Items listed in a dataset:
*** Block opens ***

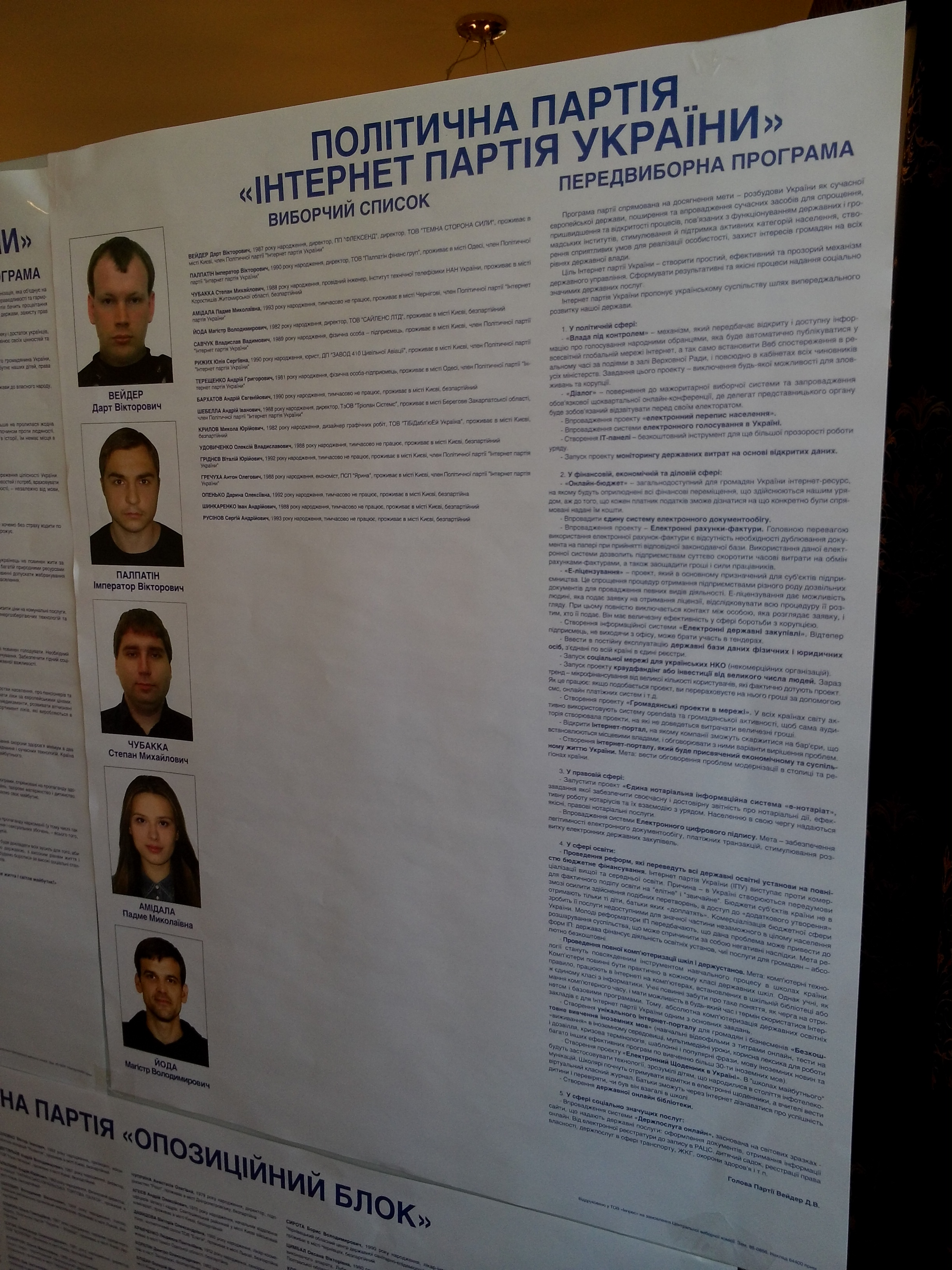 Виборчий список кандидатів Інтернет-партії України на парламентських виборах 2014 року
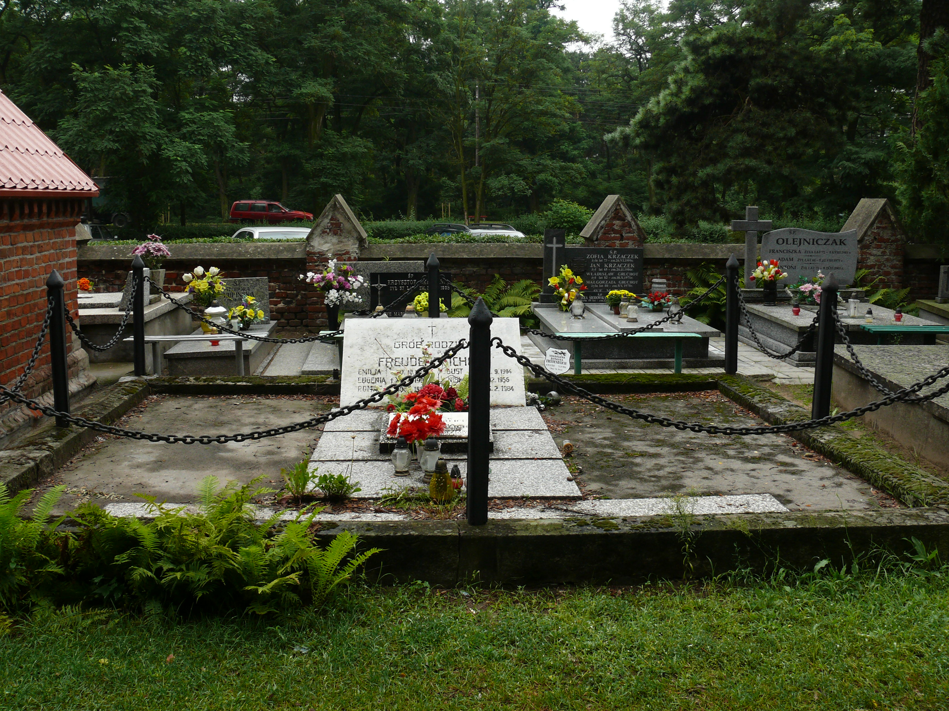 Grób rodziny Freudenreichów w Kole
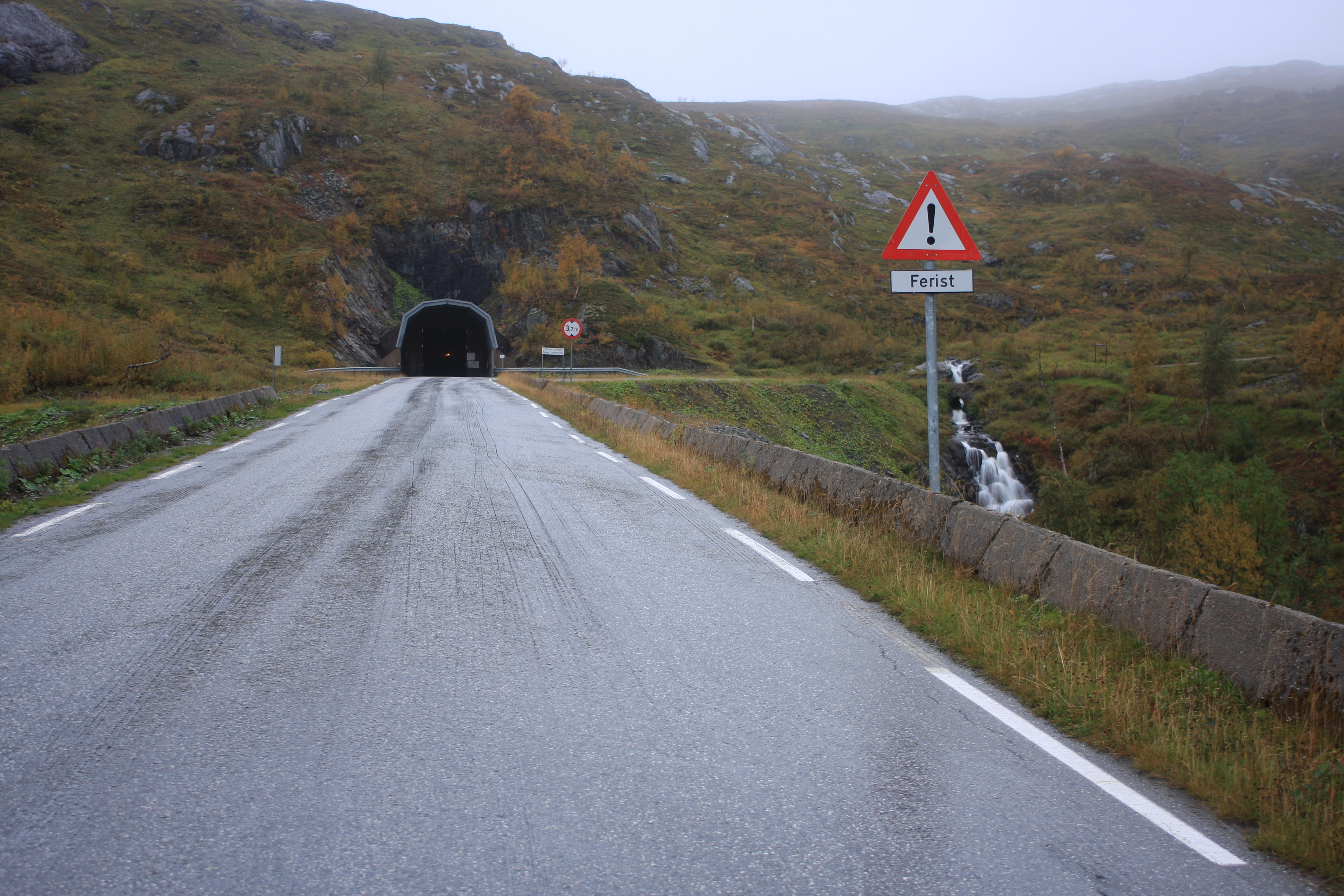 Norsk (bokmål): Steinfjelltunnelen
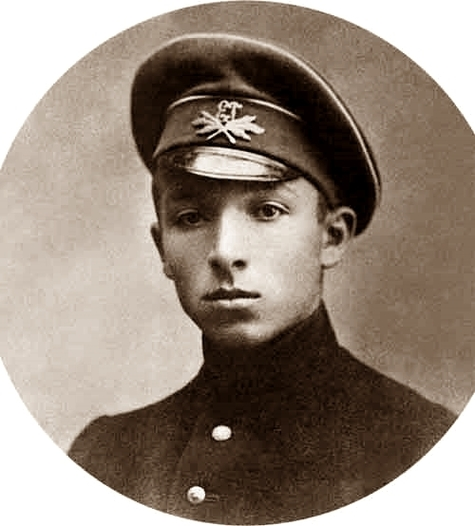 Илья Сельвинский — ученик евпаторийской гимназии 1910-е. Илья́ Льво́вич Сельви́нский (1899—1968) советский поэт
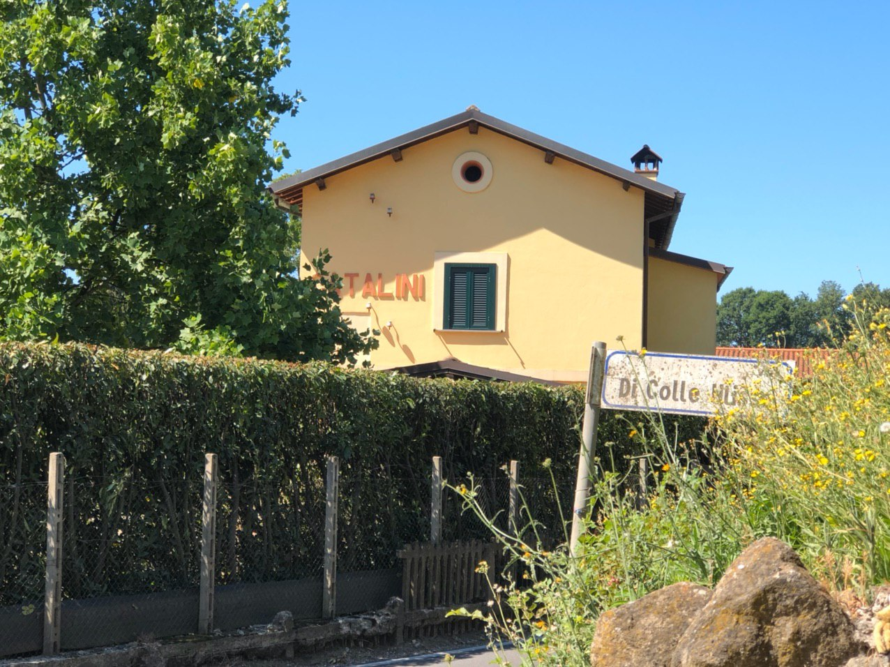 L'ex fermata ferroviaria "Catalini", posta sulla ferrovia Velletri-Terracina e chiusa nel 1957
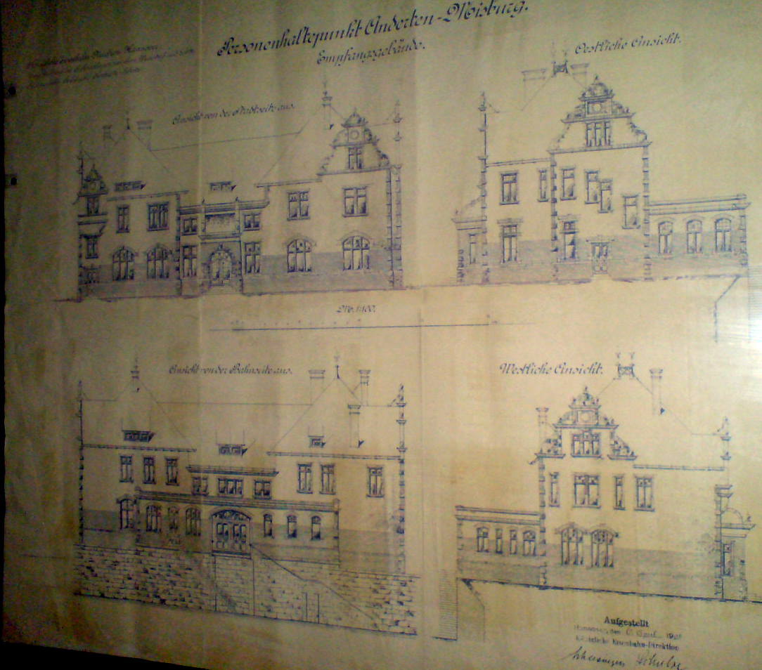 Eindrücke vom denkmalgeschützten Alten Bahnhof Anderten in Hannover ...
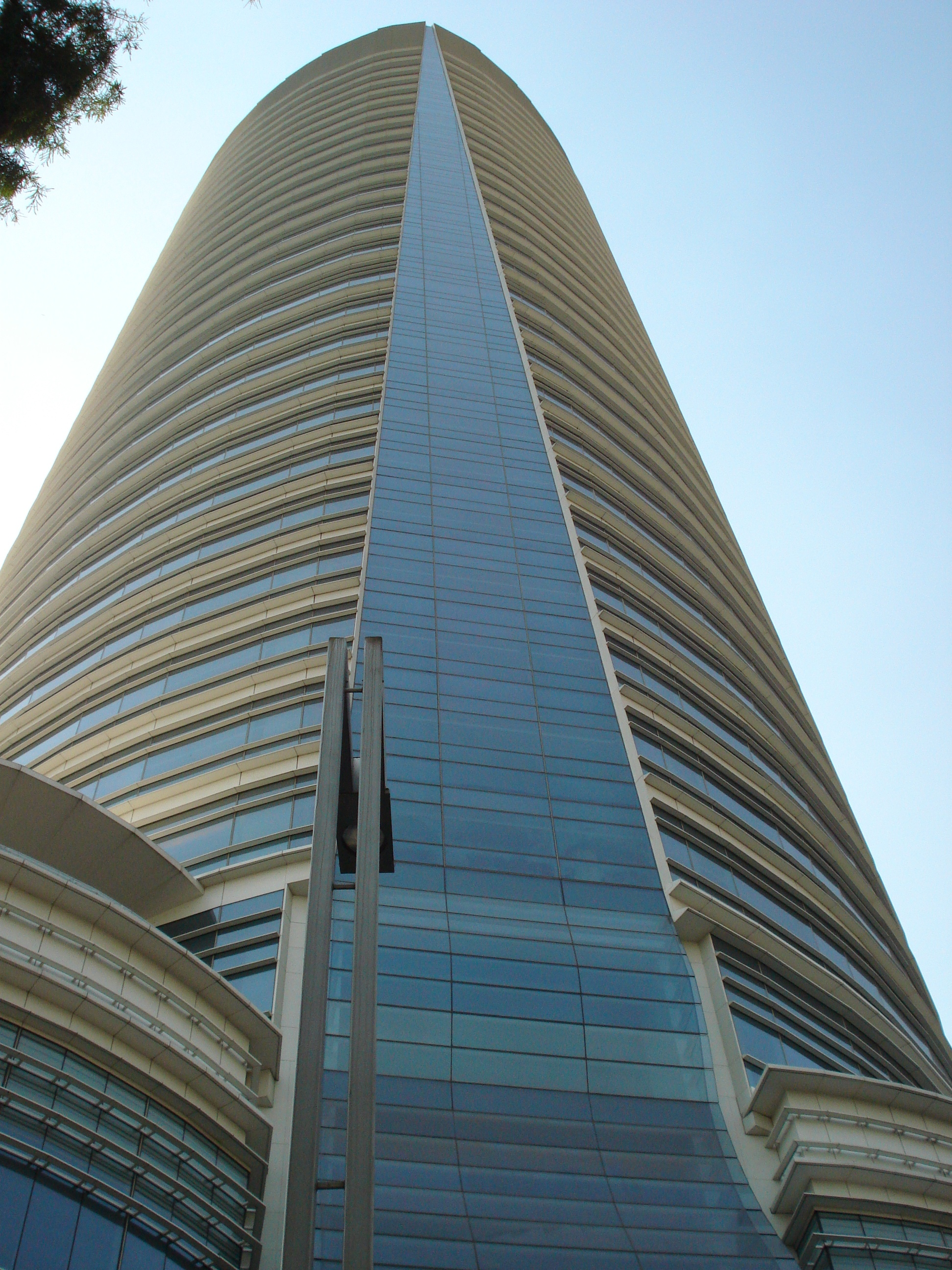 Torre Libertad sede del Hotel St. Regis Hotel & Residences, en la Ciudad de México

*** Block closes ***

> _Description of the task_:
Output the records exactly, and let none of their pictures appear in the copy.

> _Finished exercise_:
 Виборчий список кандидатів Інтернет-партії України на парламентських виборах 2014 року
 Grób rodziny Freudenreichów w Kole
 Norsk (bokmål): Steinfjelltunnelen
 Илья Сельвинский — ученик евпаторийской гимназии 1910-е. Илья́ Льво́вич Сельви́нский (1899—1968) советский поэт
 L'ex fermata ferroviaria "Catalini", posta sulla ferrovia Velletri-Terracina e chiusa nel 1957
 Eindrücke vom denkmalgeschützten Alten Bahnhof Anderten in Hannover ...
 Torre Libertad sede del Hotel St. Regis Hotel & Residences, en la Ciudad de México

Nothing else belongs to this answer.